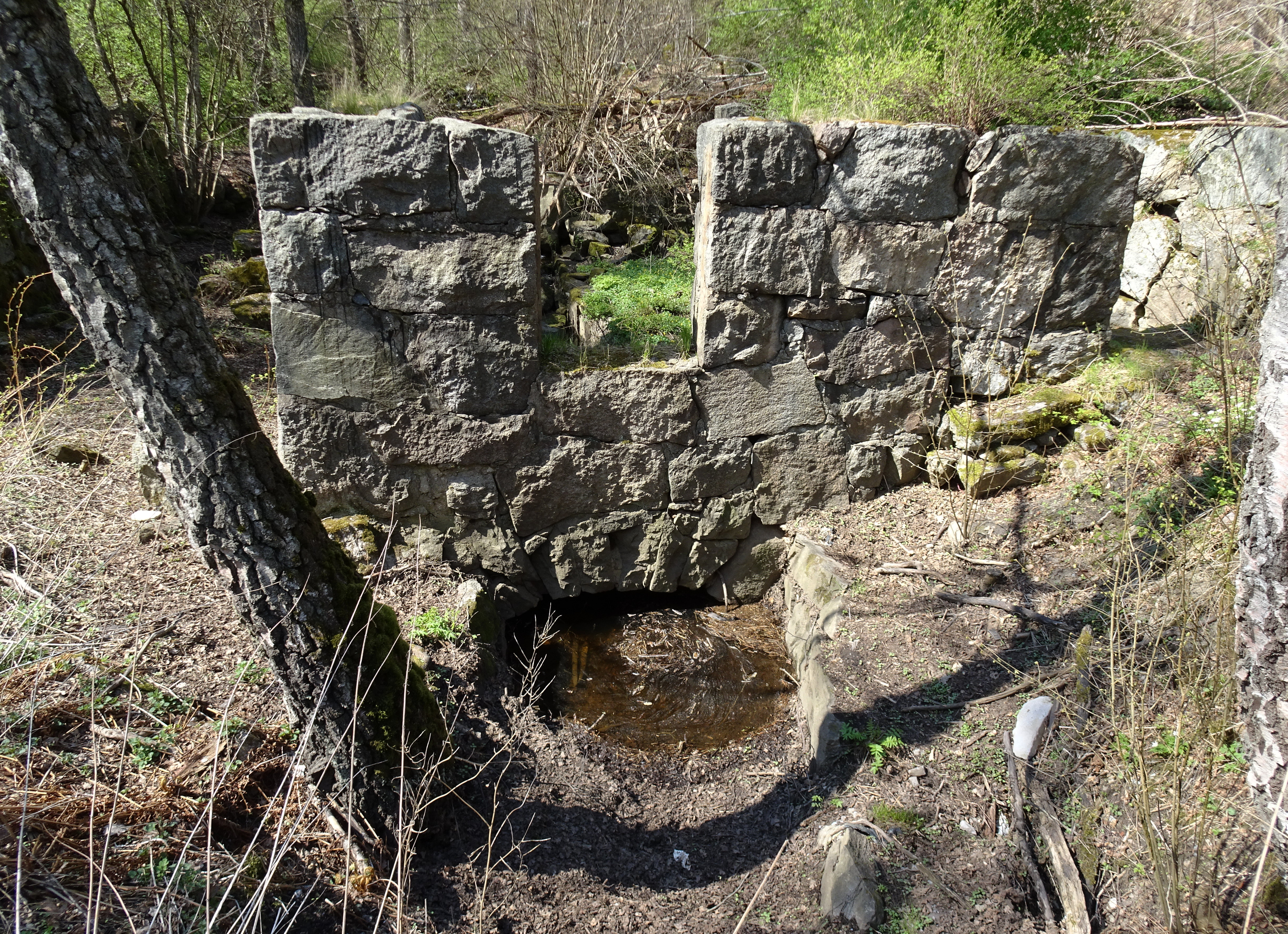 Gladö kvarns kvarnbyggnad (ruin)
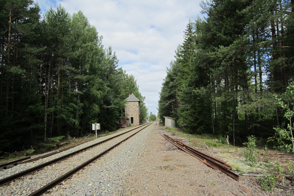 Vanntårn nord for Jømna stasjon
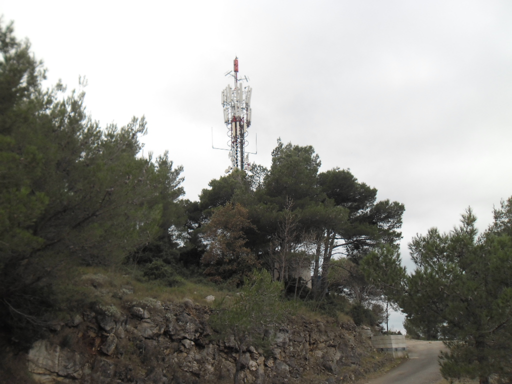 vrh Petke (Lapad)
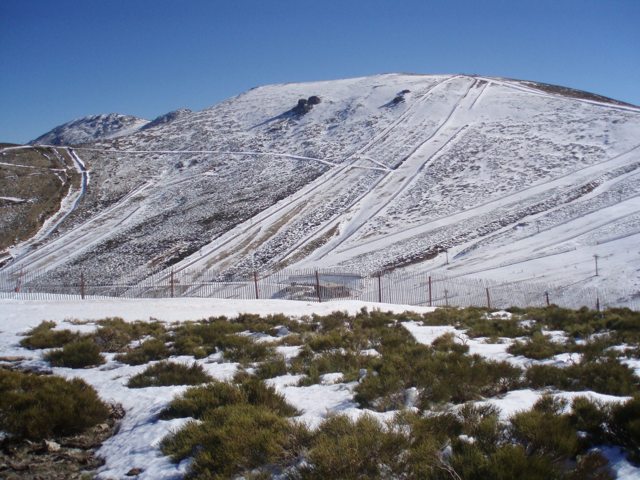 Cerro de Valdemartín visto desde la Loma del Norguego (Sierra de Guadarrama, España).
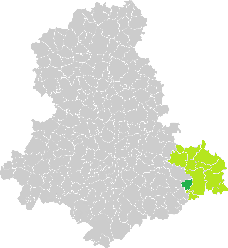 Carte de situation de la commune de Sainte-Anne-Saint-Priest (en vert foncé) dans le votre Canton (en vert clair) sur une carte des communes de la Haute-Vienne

--

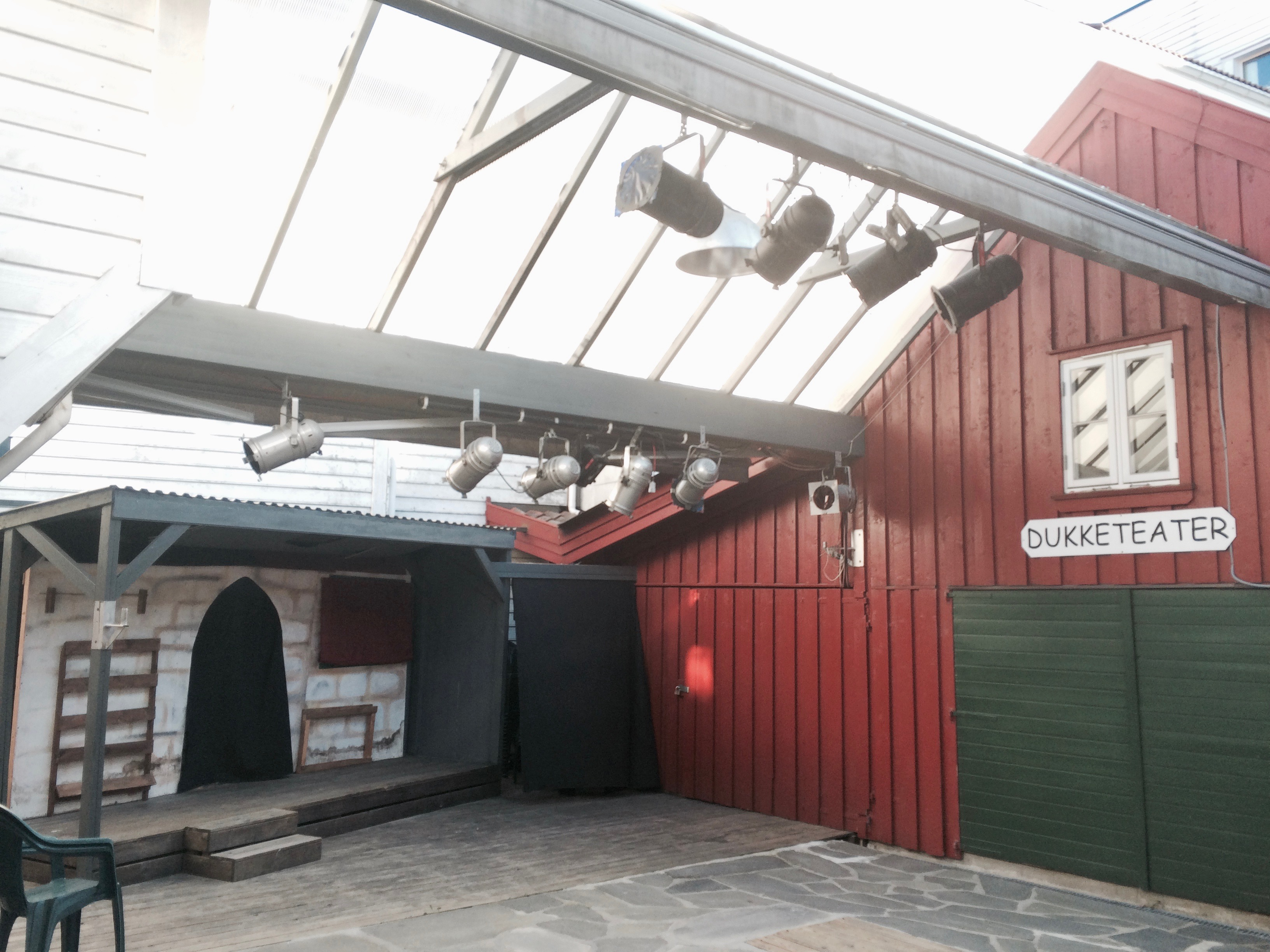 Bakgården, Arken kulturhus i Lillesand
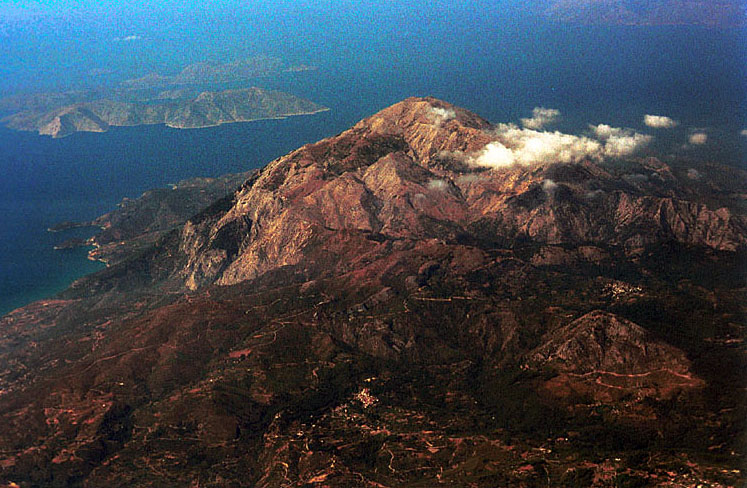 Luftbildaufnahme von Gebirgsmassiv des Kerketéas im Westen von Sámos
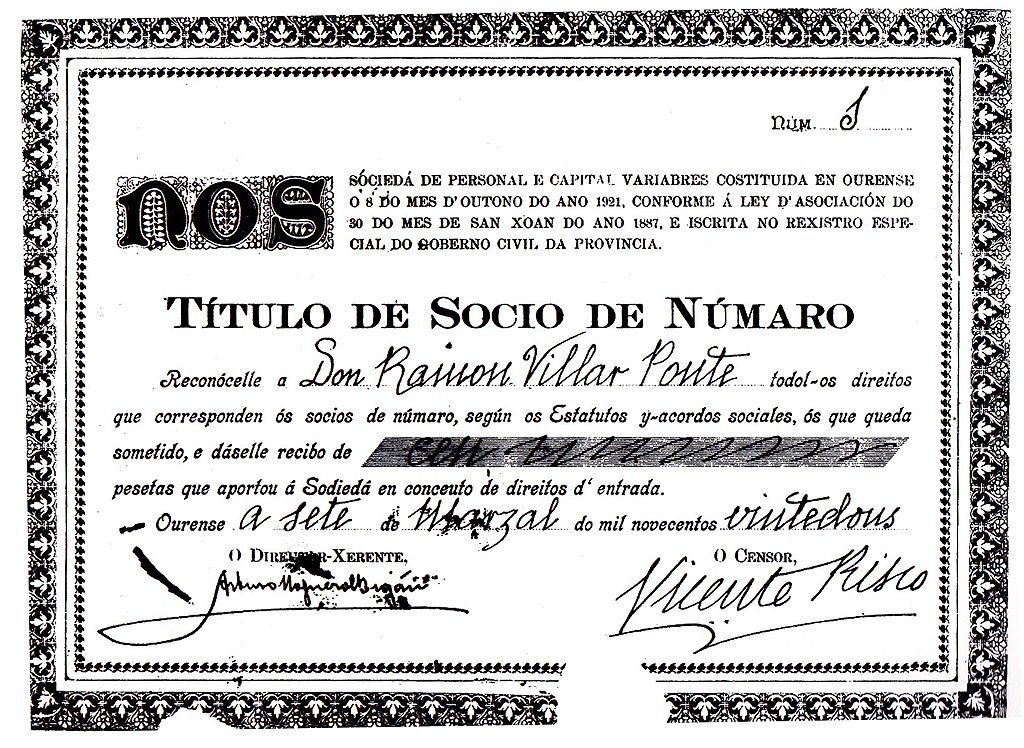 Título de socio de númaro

→ **WHAT TO PRODUCE**: Go to the line above that contains "Gladö kvarns kvarnbyggnad (ruin)" and reproduce everything exactly from there through the line that contains "Carte de situation", leaving out the pictures.

→ **ANSWER**:
 Gladö kvarns kvarnbyggnad (ruin)
 Vanntårn nord for Jømna stasjon
 vrh Petke (Lapad)
 Cerro de Valdemartín visto desde la Loma del Norguego (Sierra de Guadarrama, España).
 Carte de situation de la commune de Sainte-Anne-Saint-Priest (en vert foncé) dans le votre Canton (en vert clair) sur une carte des communes de la Haute-Vienne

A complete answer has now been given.